RECORDS FOR THE EXERCISE =
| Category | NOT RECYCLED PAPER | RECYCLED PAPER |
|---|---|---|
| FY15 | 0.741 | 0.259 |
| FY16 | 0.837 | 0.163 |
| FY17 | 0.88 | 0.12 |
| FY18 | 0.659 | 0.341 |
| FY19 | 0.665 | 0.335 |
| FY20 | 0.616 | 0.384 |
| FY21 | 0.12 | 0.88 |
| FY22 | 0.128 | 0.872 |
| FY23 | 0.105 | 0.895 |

--

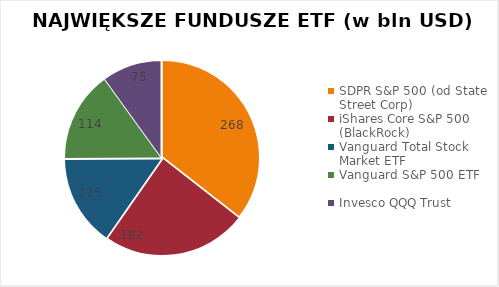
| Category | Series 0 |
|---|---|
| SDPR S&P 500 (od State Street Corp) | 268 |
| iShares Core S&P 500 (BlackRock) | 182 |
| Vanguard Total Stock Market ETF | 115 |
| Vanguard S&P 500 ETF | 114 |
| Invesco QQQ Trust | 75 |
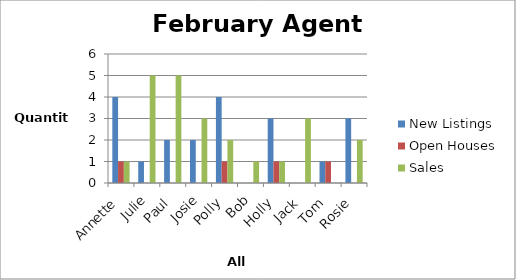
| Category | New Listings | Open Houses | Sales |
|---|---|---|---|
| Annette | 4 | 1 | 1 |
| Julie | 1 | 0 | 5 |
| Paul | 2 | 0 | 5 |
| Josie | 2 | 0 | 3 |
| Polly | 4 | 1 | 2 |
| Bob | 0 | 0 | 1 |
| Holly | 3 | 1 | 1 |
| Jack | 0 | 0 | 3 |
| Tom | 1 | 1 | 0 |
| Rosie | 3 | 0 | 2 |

AIM OF THE TASK = Gather up the lines containing the word "Vanguard" from these records and copy them.

EXERCISE RESULT =
| Vanguard Total Stock Market ETF | 115 |
| Vanguard S&P 500 ETF | 114 |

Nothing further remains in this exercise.